* DESCRIPTION OF THE TASK
Print only the lines from the one with "Kamin im Rittersaal" through the end of the data, exactly, and please omit pictures.

* DATA SEGMENT
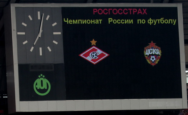 Спартак-ЦСКА
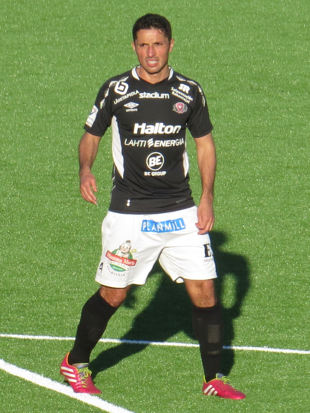 Xhevdet Gela, kosovolais-suomalainen jalkapalloilija FC Lahden joukkueessa kaudella 2015.
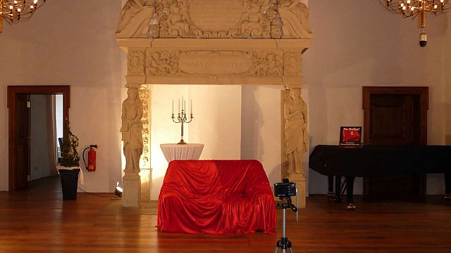 Kamin im Rittersaal von Haus Lüttinghof in Gelsenkirchen-Hassel
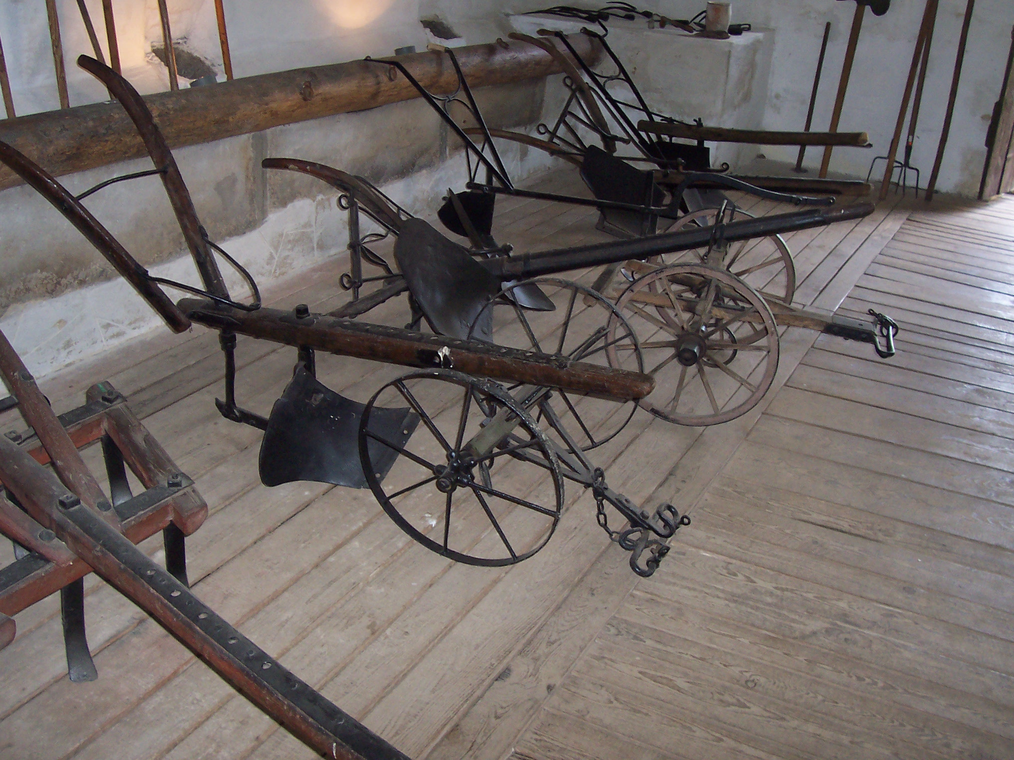 Dlaskův statek v Dolánkách u Turnova - pluhy / ploughs

* TASK RESPONSE
 Kamin im Rittersaal von Haus Lüttinghof in Gelsenkirchen-Hassel
 Dlaskův statek v Dolánkách u Turnova - pluhy / ploughs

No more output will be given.